Mit Blick auf das Jahr 2025 hat der ökologische Notstand fieberhafte Züge angenommen. Und es wird nicht besser werden. Die Erderwärmung hat zum ersten Mal in zwölf aufeinander folgenden Monaten die 1,5°C-Marke überschritten (vor allem aufgrund des El Niño-Ereignisses), und im langfristigen Durchschnitt werden wir wahrscheinlich 1,3°C über dem vorindustriellen Niveau liegen. Wenn wir 1,5°C erreichen, was wahrscheinlich um 2030 der Fall sein wird, steigt die Wahrscheinlichkeit, dass mehrere katastrophale Kipppunkte ausgelöst werden, von ‚möglich‘ auf ‚wahrscheinlich‘. Das Auftauen der Permafrostböden, der Stillstand der atlantischen Umwälzzirkulation (AMOC), das Absterben der Regenwälder im Amazonasgebiet, der Zusammenbruch der großen Eisschilde, die Verschiebung des Monsuns und das Absterben der Korallenriffe, die ein Viertel des gesamten Lebens in den Ozeanen beherbergen, führen zu einer kategorischen Verschlechterung der Weltlage, die nicht mehr rückgängig gemacht werden kann, selbst wenn wir einen Weg finden, die Temperatur wieder zu senken. Hinzu kommt, dass der Verlust an biologischer Vielfalt und die Zerstörung von Lebensräumen mit alarmierender Geschwindigkeit voranschreiten und das auslösen, was Wissenschaftler*innen das ‚sechste Massenaussterben‘ nennen. Auch Umweltverschmutzung und Abfall verursachen verheerende Schäden. Millionen von Menschen sterben jedes Jahr an den Folgen der Luftverschmutzung in Innenräumen und im Freien, während Mikroplastikabfälle die Meere verschmutzen und das Leben in den Ozeanen und Ökosystemen gefährden. Wie die Vereinten Nationen es ausdrücken, stehen wir heute vor einer dreifachen Krise: Klimawandel, Verlust der Natur sowie Verschmutzung und Abfall.
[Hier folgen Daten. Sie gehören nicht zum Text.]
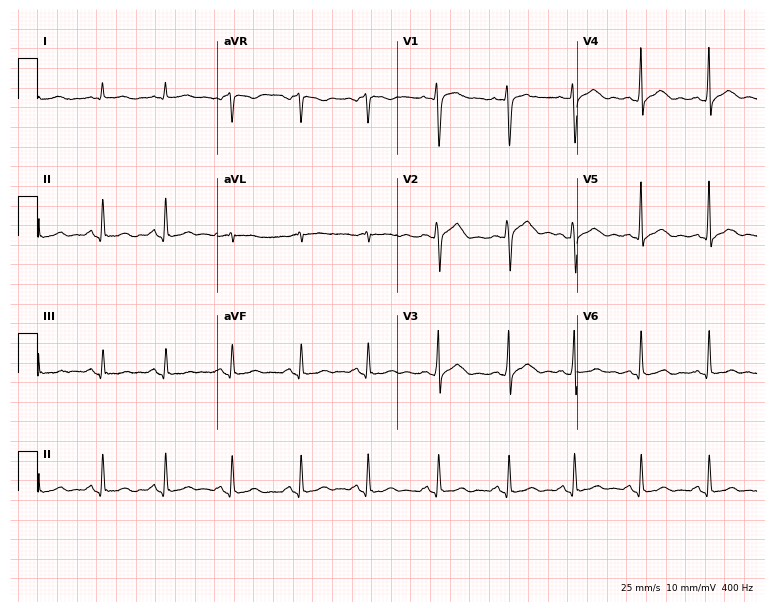
Electrocardiogram, a 35-year-old male. Of the six screened findings (first-degree AV block, right bundle branch block, left bundle branch block, sinus bradycardia, atrial fibrillation, sinus tachycardia), none is recorded.
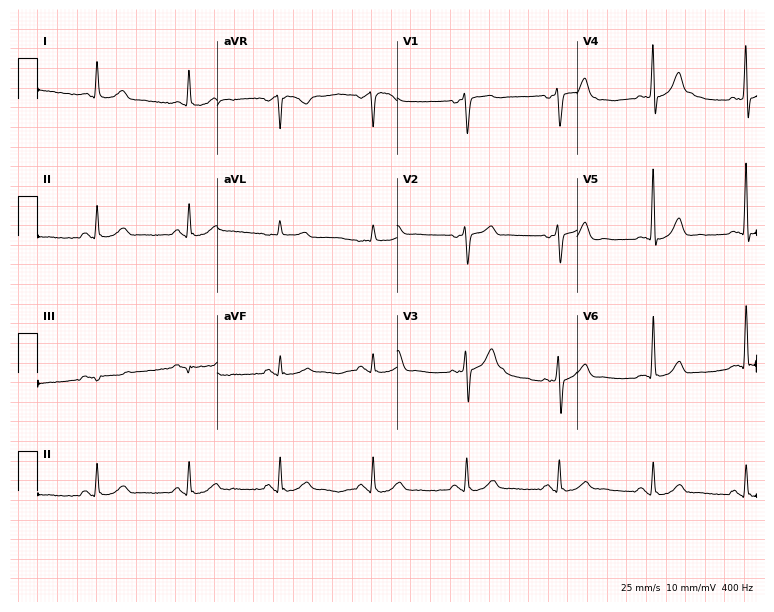
Electrocardiogram, a 68-year-old male patient. Of the six screened findings (first-degree AV block, right bundle branch block, left bundle branch block, sinus bradycardia, atrial fibrillation, sinus tachycardia), none is recorded. Findings outside these six are not listed.
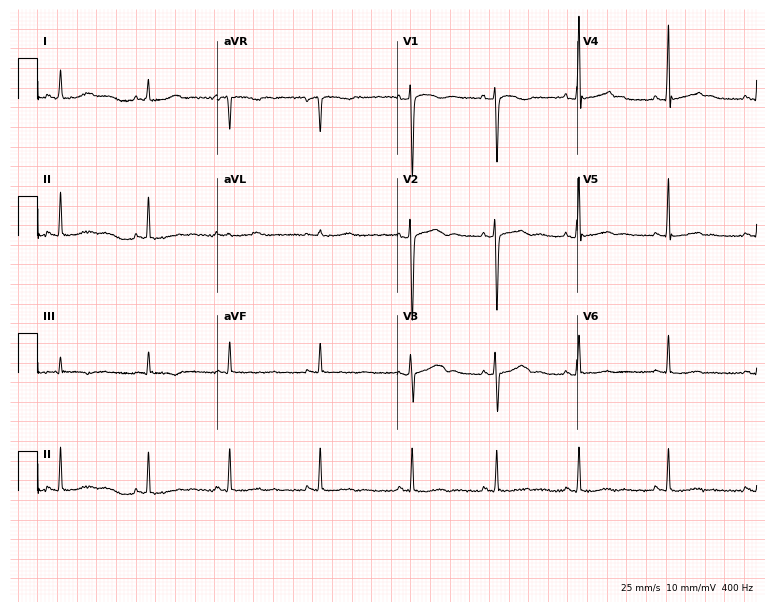
ECG — a 21-year-old female patient. Screened for six findings — first-degree AV block, right bundle branch block (RBBB), left bundle branch block (LBBB), sinus bradycardia, atrial fibrillation (AF), sinus tachycardia — none is recorded. Only these six findings were labelled.
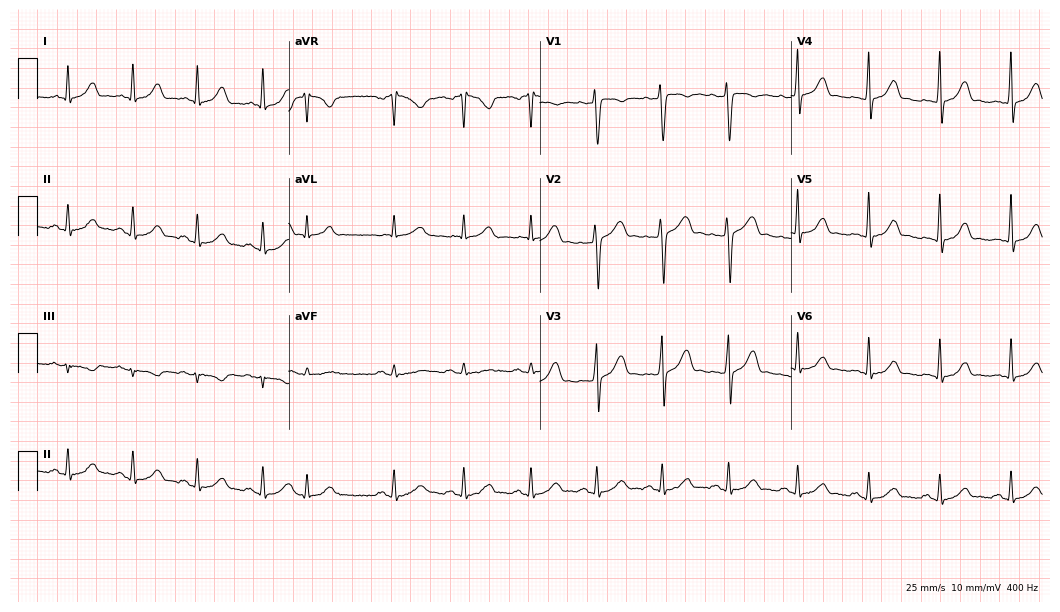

Vor diesem Hintergrund stellt eine wachsende Zahl von Wissenschaftler*innen, die sich mit Degrowth (Postwachstum) und politischer Ökologie beschäftigen, die Vorstellung in Frage, dass wir den Planeten ‚retten‘ können, indem wir die Wirtschaft weiter wachsen lassen. Um die dreifache Krise zu beenden und einen permanenten Alptraum zu vermeiden, müssen wir den weltweiten Verbrauch materieller Ressourcen – etwa 100 Milliarden Tonnen pro Jahr – halbieren und begrenzen. Dies ist völlig unvereinbar mit dem Kapitalismus, einer exponentiellen Wachstumsmaschine, die bei einer jährlichen Wachstumsrate von 3% das kumulierte Wachstum alle 23 Jahre verdoppelt. In den letzten sechs Jahren haben wir fast so viele materielle Ressourcen verbraucht wie im gesamten 20 Jahrhundert. Da nur 30% der weltweiten Energie aus erneuerbaren Quellen stammt und wir Jahrzehnte gebraucht haben, um dieses Niveau zu erreichen, erfordert das exponentielle Wachstum der Wirtschaft einen immer höheren Verbrauch an fossilen Brennstoffen, was uns daran hindert, den Klimawandel schnell genug einzudämmen, um ihn in sicheren Grenzen zu halten. All diese wirtschaftlichen Aktivitäten sind die Hauptursachen für den Verlust der biologischen Vielfalt, den Verlust von Lebensräumen, die Verschwendung von Ressourcen, die Umweltverschmutzung und den Klimawandel. Aus diesem Grund glauben 73% von fast 800 Umweltwissenschaftler*innen, Ökonom*innen und Politiker*innen, dass globales Wachstum nicht mit ökologischer Nachhaltigkeit vereinbar ist.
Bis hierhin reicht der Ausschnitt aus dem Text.